Como sucede con las carreteras actuales, las elevaban sobre el terreno
circundante y con un ligero desnivel para que evacuaran el agua. “Las primeras
carreteras modernas se hicieron siguiendo a los romanos”, recuerda este
arqueólogo.
Pau de Soto
y una veintena de investigadores ha usado las modernas técnicas GIS (siglas en
inglés de Sistema de Información Geográfica) para desenterrar el trazado de las
vías romanas. “Las GIS son la base de la moderna investigación arqueológica”,
asegura el investigador de la UAB. Combinaron textos históricos como el Itinerario
Antonino o la Tabula Peutingeriana, lo más parecido a un
mapa de carreteras de la antigüedad, con estudios sobre yacimientos
arqueológicos, o libros de historia de Roma. “Pero también con los mapas
topográficos de los siglos XIX y XX, las fotografías que los estadounidenses
tomaron de los suelos europeos en la posguerra o las imágenes por satélite; GIS
te permite combinar la información de todas estas fuentes y plasmarla sobre el
terreno”, añade de Soto.
El resultado
de la suma de tantas fuentes es que, en torno al año 150 de esta era el Imperio
romano —entonces en su momento de mayor expansión, abarcando unos cuatro
millones de kilómetros cuadrados de territorio— tenía 299.171 kilómetros de
calzadas. La cifra supone añadir más de cien mil a los 188.555 km contados en
trabajos anteriores y equivale a dar la vuelta al planeta siete veces. Solo en
España, la extensión de las vías romanas superaba los 40.000 km, doblando la
cantidad supuesta hasta ahora. Entonces no existía la distribución radial con
centro en Madrid que sí caracteriza a las carreteras modernas, pero desde urbes
como Augusta Emérita (Mérida), capital de la Lusitania romana, partían algunas
de las calzadas principales.
Los autores
del nuevo estudio estiman que un tercio unían los principales centros urbanos;
y los dos tercios restantes serían secundarias, conectando poblaciones a escala
local o regional. Sin embargo, han comprobado que solo hay certeza del 2,7% del
kilometraje. “Es lo que aún se conserva o que ha sido excavado en trabajos
arqueológicos”, detalla de Soto, quien explica que, de la inmensa mayoría de
las calzadas romanas —casi el 90%— solo hay pistas de que debieron estar ahí:
“En arqueología del pasaje lo
llamamos ejes fosilizados, y pueden ser un puente romano, los restos de una
calzada a la salida de la ciudad o el hallazgo de algún miliario”. Todo indica
que una calzada debió unir todos esos elementos. Lo que hace un GIS con ellos
es imaginar el trayecto más razonable teniendo en cuenta la topografía del
terreno, como el paso de una montaña o vadeo de un río.

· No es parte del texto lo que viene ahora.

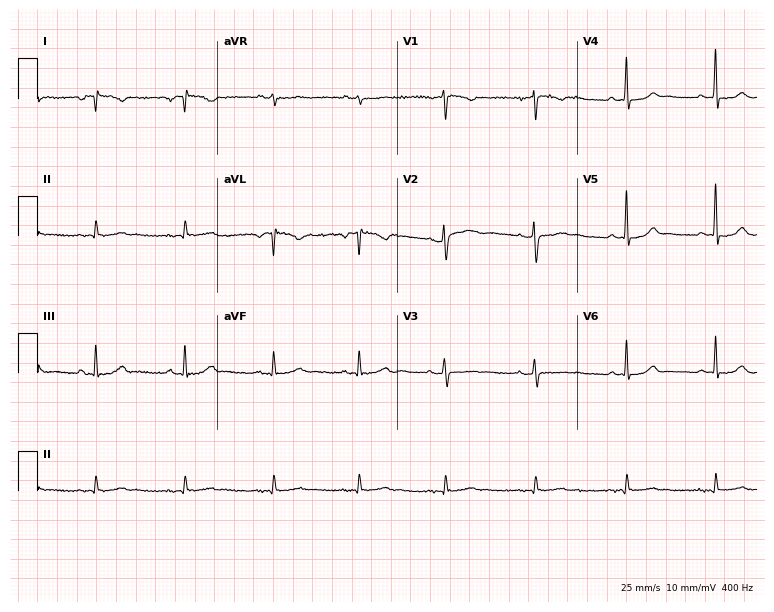
Electrocardiogram, a 33-year-old female. Of the six screened findings (first-degree AV block, right bundle branch block, left bundle branch block, sinus bradycardia, atrial fibrillation, sinus tachycardia), none is recorded.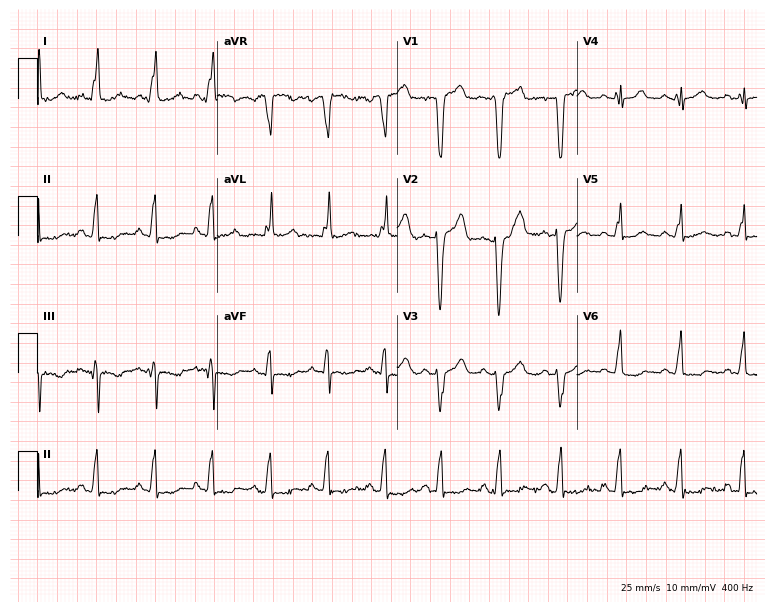
Resting 12-lead electrocardiogram (7.3-second recording at 400 Hz). Patient: a woman, 36 years old. The tracing shows sinus tachycardia (a sinus rate of 100 beats per minute or more).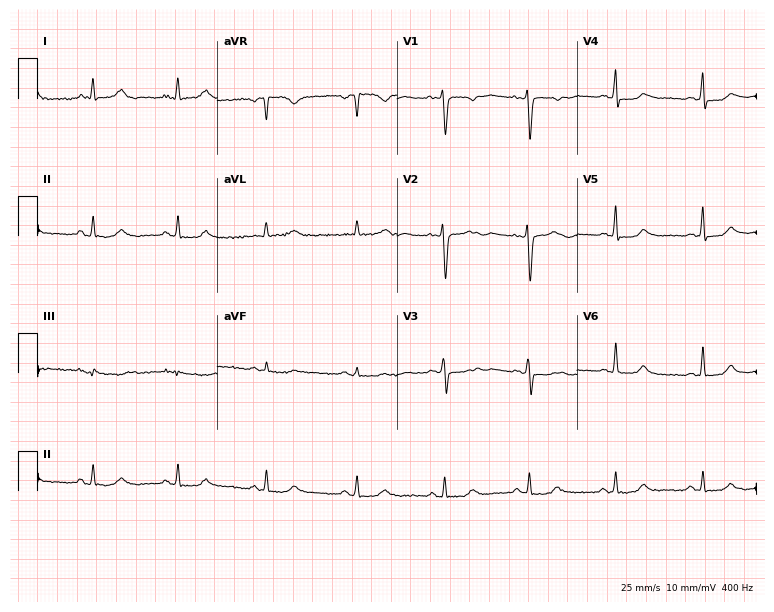
Standard 12-lead ECG recorded from a 34-year-old female patient. None of these six findings is recorded: first-degree AV block, right bundle branch block, left bundle branch block, sinus bradycardia, atrial fibrillation, sinus tachycardia. Other findings, if any, are not listed.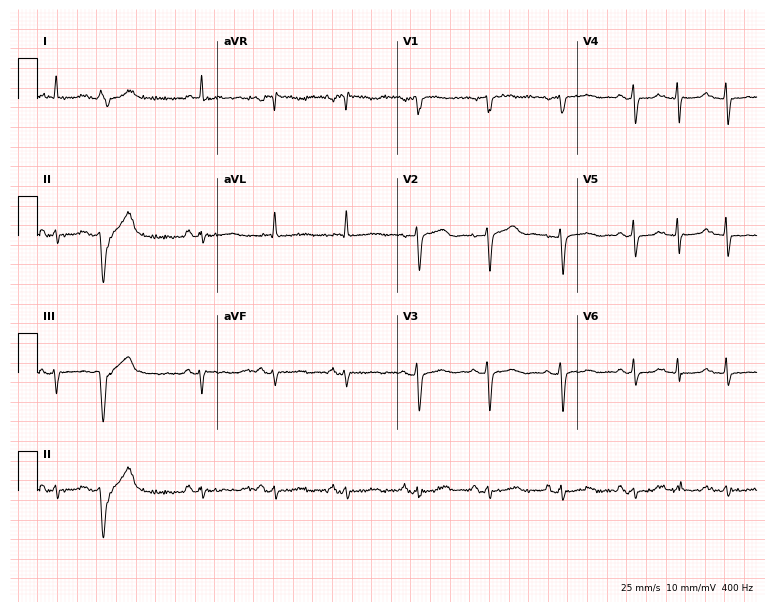
ECG — a woman, 71 years old. Screened for six findings — first-degree AV block, right bundle branch block, left bundle branch block, sinus bradycardia, atrial fibrillation, sinus tachycardia — none is recorded. Other findings, if any, are not listed.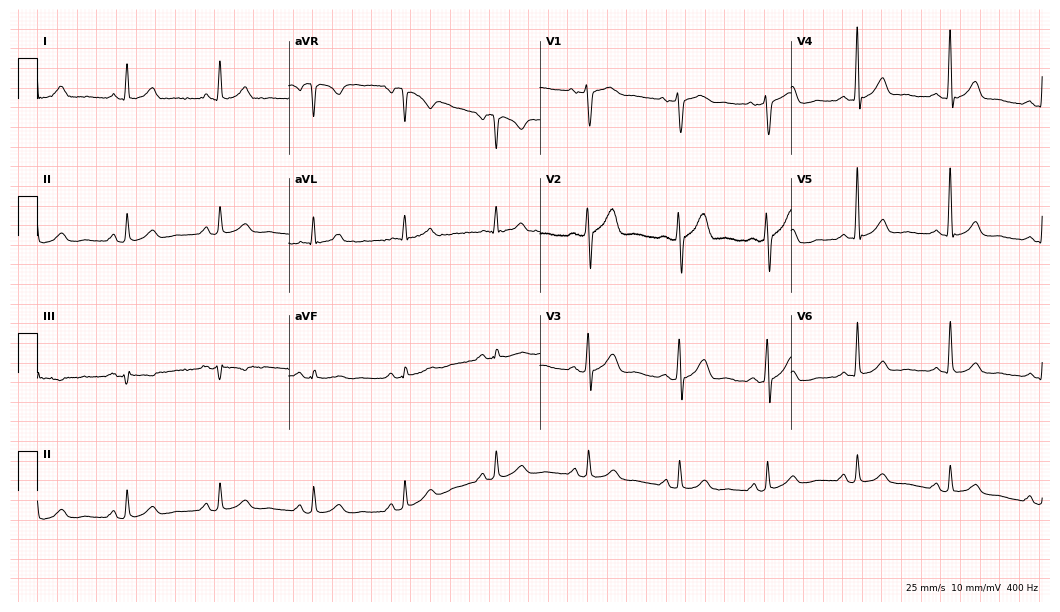
ECG — a male patient, 52 years old. Labelled as a normal ECG.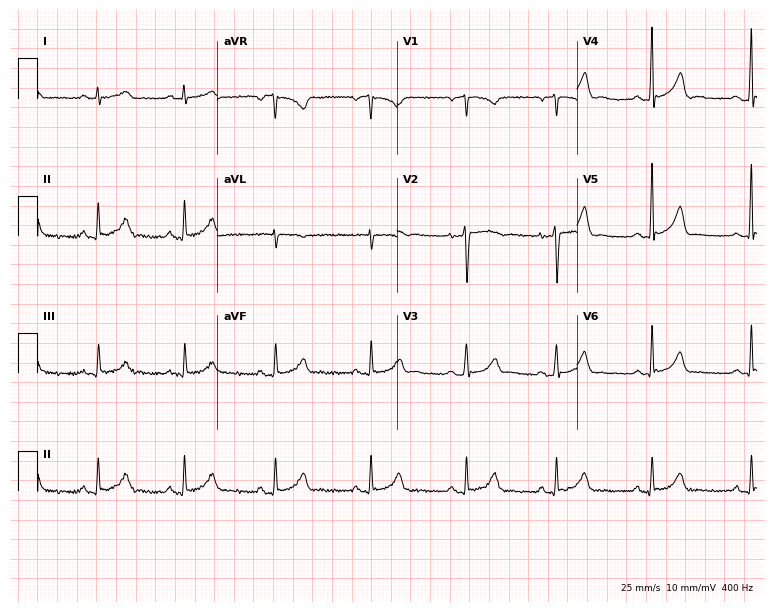
Resting 12-lead electrocardiogram (7.3-second recording at 400 Hz). Patient: a male, 39 years old. None of these six findings is recorded: first-degree AV block, right bundle branch block (RBBB), left bundle branch block (LBBB), sinus bradycardia, atrial fibrillation (AF), sinus tachycardia. Findings outside these six are not listed.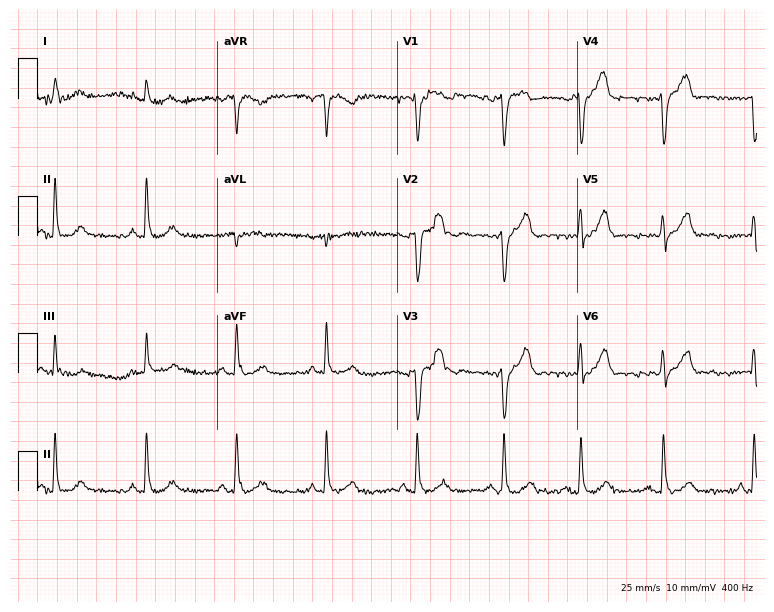
ECG — a 76-year-old male patient. Screened for six findings — first-degree AV block, right bundle branch block (RBBB), left bundle branch block (LBBB), sinus bradycardia, atrial fibrillation (AF), sinus tachycardia — none is recorded. Other findings, if any, are not listed.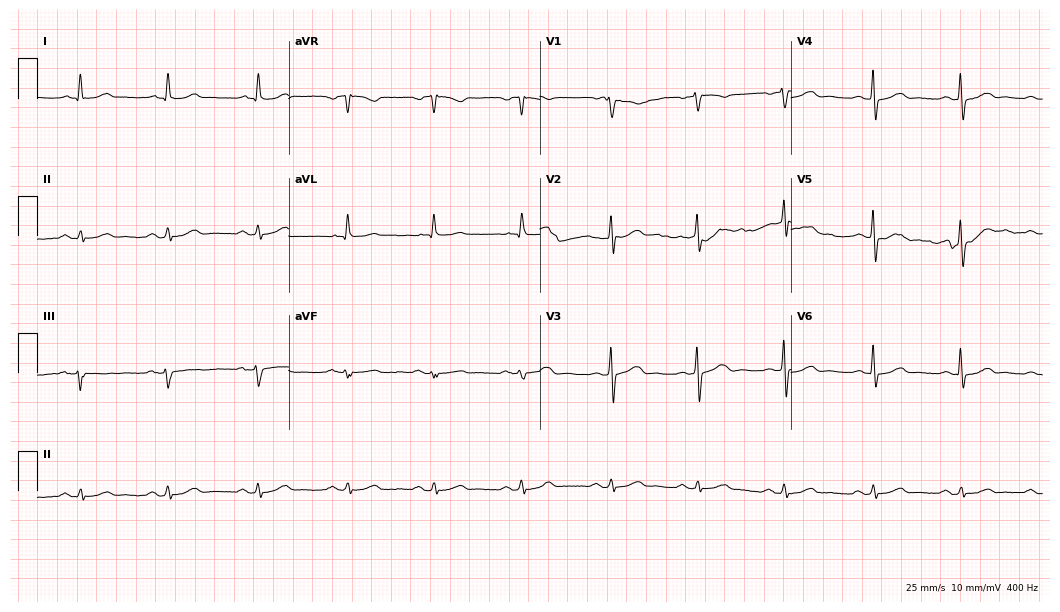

Otro 7% del total de
ese mapa de carreteras solo sería hipotético: si hay dos
ciudades romanas cercanas con restos de calzada a su salida, se esperaría que
estuvieran unidas por una.
“Las
calzadas —y la red de transporte, en su conjunto— fueron absolutamente
cruciales para el mantenimiento del Imperio romano”, mantiene el historiador de
la Universidad de Aarhus (Dinamarca) y coautor del estudio, Adam Pažout. “Los
romanos idearon un intrincado sistema de transporte compuesto por posadas,
estaciones de caminos y puntos de relevo para mensajeros y funcionarios
públicos que viajaban por Italia y las provincias”, recuerda. Para Pažout, “las
calzadas constituían un andamiaje que permitía proyectar el poder romano, ya
fuera a través del ejército o del derecho y la administración, y que mantenía
unido al Imperio”.
Según los
autores, su trabajo permitirá un mejor conocimiento de la historia de Roma. Por
las calzadas se movieron millones de personas, se propagaron nuevas ideas y
creencias; y por ellas también avanzaron las legiones romanas o el comercio
entre las distintas partes de los tres continentes que formaron el territorio
romano. Pero estas vías, cuya enorme capilaridad se descubre ahora, también
facilitaron la transmisión
de enfermedades y plagas como la peste Antonina de viruela o sarampión
o la de Justiniano de peste bubónica, que debilitaron al Imperio. También
pudieron ser las vías de entrada de las sucesivas invasiones bárbaras.
Lo que queda
de las calzadas romanas, aunque físicamente no sean muchos kilómetros, forma
parte del armazón de Europa. Lo recuerda el arqueólogo de Soto: “El tejido
urbano europeo es una herencia de Roma. La mayoría de las ciudades europeas ya
existían en época romana y ya estaban conectadas entre sí”.